In the above embodiment, the coefficient setting circuit 8 holds the immediately preceding coefficient data by the hold signal, but it is also possible to preset the coefficient data and output it. Further, it is not necessary to reset all the circuits in the processing block 9 by the reset signal, and the point is that only the circuits required for initializing the coefficient data generated by the coefficient setting circuit 8 need to be reset. Of course.

[Effects of the Invention] As described above, according to the ghost elimination device for a television signal of the present invention, the S / N of the input television signal is constantly monitored, and the ghost elimination is performed when the S / N deteriorates. Since the change of the filter coefficient of the transversal filter to be performed is prohibited, the adverse effect on the output image can be prevented when an erroneous error signal is generated by the noise component.

Moreover, since the coefficient data is initialized when the S / N returns to a good state, it is possible to prevent the adverse effect on the generation of the coefficient data due to past noise.

[Brief description of drawings]

FIG. 1 is a block diagram showing a configuration of an embodiment of a television signal ghost removing apparatus of the present invention, FIG. 2 is a block diagram showing an example of a configuration of a conventional ghost removing apparatus, and FIG. 3 is a specific pattern signal. FIG. 4 is a waveform diagram showing an example of FIG.
And FIG. 2 is a block diagram showing in detail the configuration of a part of FIG.
FIG. 5 is a waveform diagram showing an example of the noise component of the waveform of the specific pattern signal superimposed on the television signal. 1 ... Transversal filter, 2 ... Waveform extraction circuit, 3 ... Addition / averaging circuit, 4 ... Differentiation circuit, 5 ... Reference waveform generation circuit, 6 ... Subtractor, 7 ... Magnification setting circuit, 8
…… Coefficient setting circuit, 10 …… S / N measurement circuit, 11 …… S / N judgment circuit, 12 …… Timer.

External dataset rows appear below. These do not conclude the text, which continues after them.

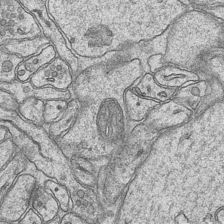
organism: Mouse
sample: CA1 Hippocampus
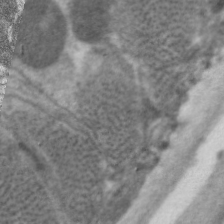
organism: C. elegans
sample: Pharynx
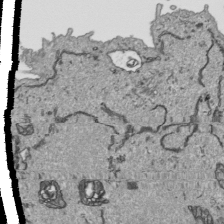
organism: Human
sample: Mitochondria in HCT116 cells
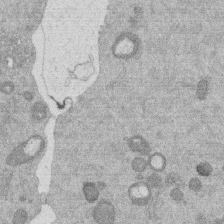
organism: Mouse
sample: Dividing mouse embryo 1 cell stage
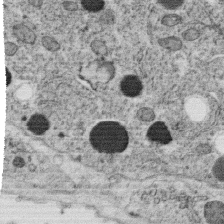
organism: C. elegans
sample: C. elegans oocyte; sperm cells
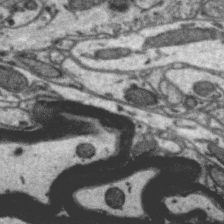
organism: Zebra finch
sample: Brain
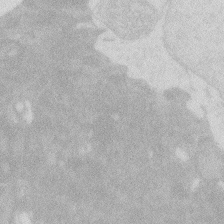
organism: Zebrafish
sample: Macrophage
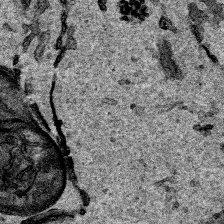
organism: Human
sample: Mitochondria in HCT116 cells
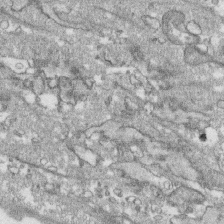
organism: Human
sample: CRL-1474
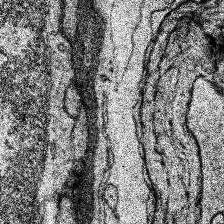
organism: Human
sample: Temporal Lobe
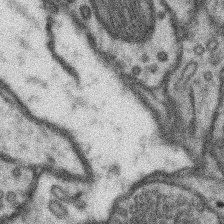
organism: Mouse
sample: Somatosensory cortex neuropil
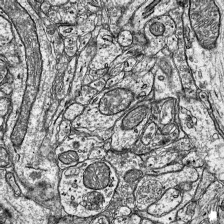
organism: Mouse
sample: Visual Cortex
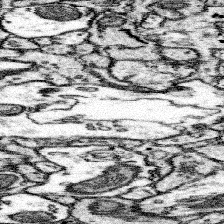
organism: Mouse
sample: Somatosensory cortex neuropil
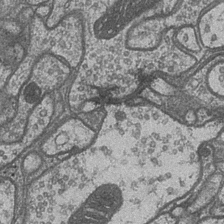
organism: Drosophila
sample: Optic medulla
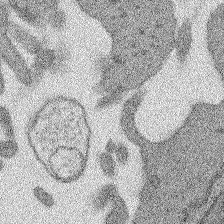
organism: Human
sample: HeLa cells
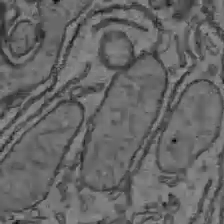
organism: C57BL Mouse
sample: Liver
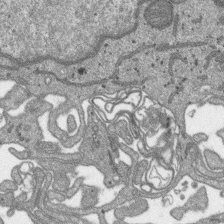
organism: Human
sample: Lung epithelial cells infected with SARS-CoV-2
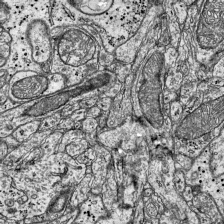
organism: Mouse
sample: Visual Cortex
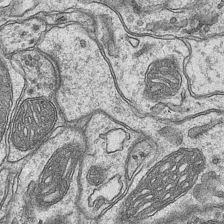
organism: Mouse
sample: CA1 Hippocampus
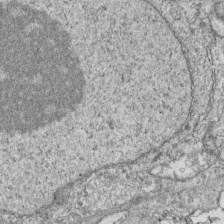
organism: Human
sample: HeLa cell HIV synapse
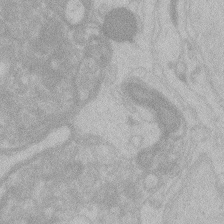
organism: Zebrafish
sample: Macrophage infected with Toxoplasma gondii
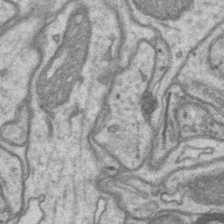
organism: Mouse
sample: CA1 Hippocampus
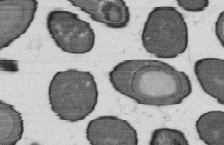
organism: B. subtilis
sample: Bacterial spore
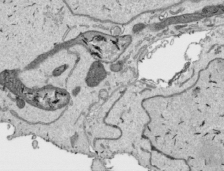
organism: Human
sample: Mitochondria in HCT116 cells
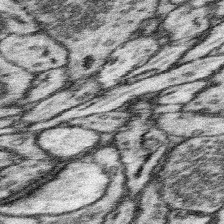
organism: Mouse
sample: Somatosensory cortex neuropil
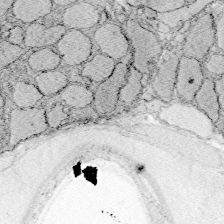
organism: Zebrafish
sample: Whole-Brain
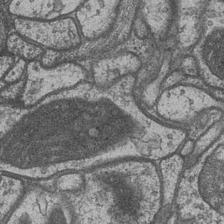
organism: Drosophila
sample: Optic medulla
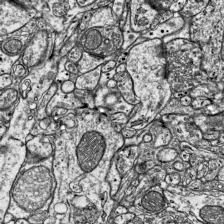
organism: Mouse
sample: Visual Cortex
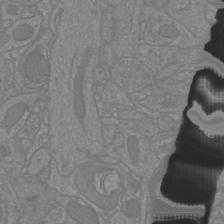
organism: Mouse
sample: Cortical neurons
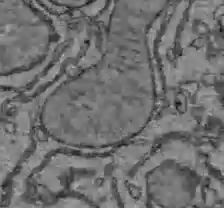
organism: C57BL Mouse
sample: Liver
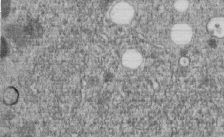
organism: C. elegans
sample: C. elegans embryo early stage
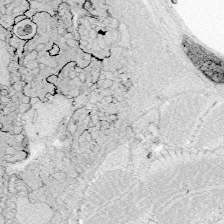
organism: Zebrafish
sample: Whole-Brain
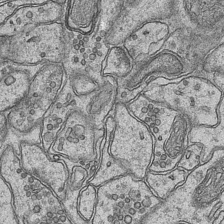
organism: Mouse
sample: CA1 Hippocampus
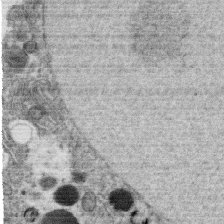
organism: C. elegans
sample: C. elegans oocyte; sperm cells
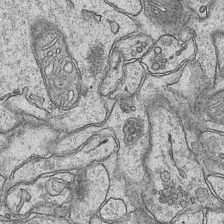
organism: Mouse
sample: CA1 Hippocampus
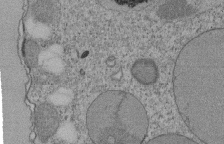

 ─────────────────────────────────────────────────── ─── Continuation of the front page (72) Inventor Tatsuji Takaguchi 3-12 Moriya-cho, Kanagawa-ku, Yokohama, Kanagawa Japan Victor Company of Japan, Ltd.

Claims (1)

(57) [Claims] 1. A transversal filter provided in an input television signal path, a signal for a predetermined period including a reference signal for ghost detection is extracted from a television signal, and a rising edge in the extracted reference signal. An edge or the like is used as a reference timing, a reference waveform signal is obtained based on this reference timing, and a processing block that obtains an error signal by comparing the ideal reference waveform signal output from the reference waveform generation circuit with the reference waveform signal, A ghost elimination device for eliminating ghosts of a television signal by setting coefficient data by a coefficient setting circuit according to the error signal and varying a filter coefficient of the transversal filter according to the coefficient data. S / N measurement circuit that monitors the S / N of the John signal, and the S / N according to the measurement results of this S / N measurement circuit When it is determined that the filter coefficient is changed, it is prohibited to change the filter coefficient by the coefficient setting circuit, and when it is determined that the S / N of the input television signal has returned to a good state, the change of the filter coefficient is prohibited. The processing block is controlled so that the coefficient data is initialized while being canceled.
A ghost eliminating device for a television signal, comprising: an S / N judging circuit.